MERTISMAIL, Turkey — Islamic State militants swept into a Kurdish village in Syria on Wednesday just across the border from this Turkish hamlet, as farther south, in the central Syrian city of Homs, twin car bombs killed at least 45 people, including 41 children, according to the Syrian Observatory for Human Rights, an antigovernment monitoring group.
There was no immediate claim of responsibility for the bombings. Video posted online showed people running and shrieking amid black smoke, and sidewalks littered with body parts, before a second explosion went off.
The bombs struck near an elementary school in Akrama, an area that is home to many government supporters that has been targeted before by jihadist groups like the Nusra Front. Militants from the Islamic State, also known as ISIS, have recently increased their presence in Homs province as well.
Meanwhile, the conflict continues across the country between Syrian insurgents, the Islamic State, and the government, which has continued bombarding opposition-held areas.

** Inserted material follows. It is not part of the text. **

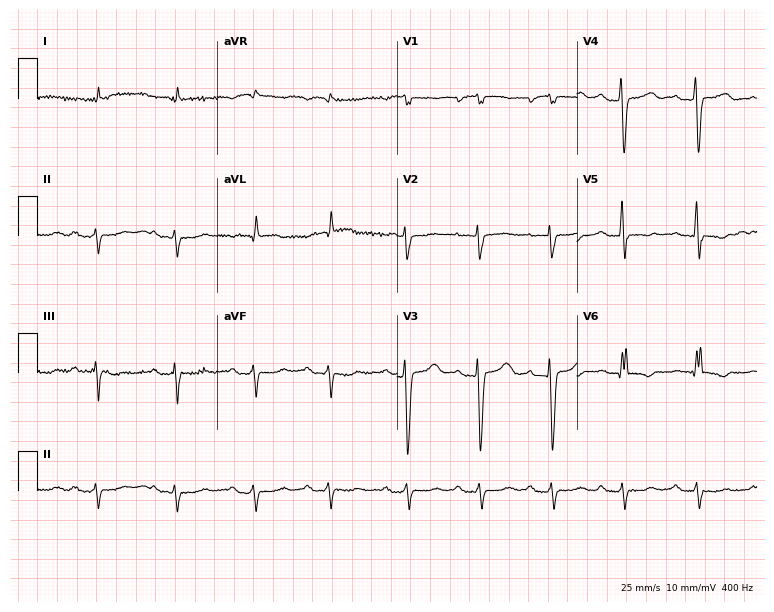
ECG — a woman, 68 years old. Findings include first-degree AV block.
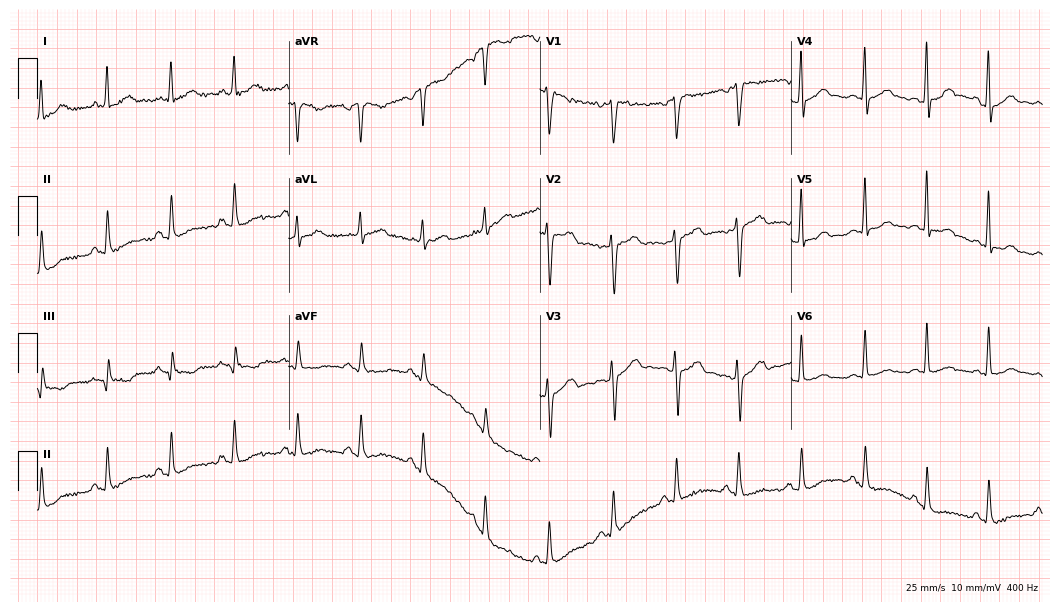
12-lead ECG from a 35-year-old female. No first-degree AV block, right bundle branch block, left bundle branch block, sinus bradycardia, atrial fibrillation or sinus tachycardia recorded for this tracing.

The Syrian Network for Human Rights said Wednesday that in the month of September alone, 2,375 people died in the conflict; of those, more than 1,700 were killed by government forces, among them 294 children.
On the Turkish border, Islamic State militants who have been using tanks and artillery in a 10-day onslaught on a Syrian Kurdish area of farming villages advanced to within two miles of the area’s main town, Kobani, also known as Ayn al-Arab.
At least 50 fighters, carrying the black flags of the Islamic State, reached the village of Kazikan on Tuesday, where numerous Kurdish men had camped against the border fence with their cars and livestock, hoping that the nearby presence of Turkish soldiers would protect them.
The Kurdish men squeezed through the fence and remained on the other side, watching Islamic State fighters arriving one by one, on foot or on motorcycles, and driving away with the Kurds’ cars.
The men pleaded with Turkish soldiers to help, but the soldiers shouted at them and made them leave the area.
“I worked as a laborer for 30 years before I was able to pay $15,000 for my Mitsubishi,” said Omar Hammao, 45, after watching his car get stolen. “Delivering goods was my way to feed my family on a daily basis. I think that the coalition airstrikes might be able to push ISIS away, but I don’t think they will be able to give me back my car, or the life I had.”
The US-led coalition has carried out several airstrikes in the area against the Islamic State group, but Kurdish fighters have pleaded for more aid as they struggle to hold off the assault.
Kobani has been bombarded for the past three days, driving out new refugees to join more than 150,000 who have already fled to Turkey. On Wednesday the shelling appeared to be more frequent and sustained.
A Kurdish militant who gave only a first name, Wayss, said his fighters were now preparing for guerrilla war.
“It is the only way to face Daesh,” he said, using an Arabic acronym for the Islamic State.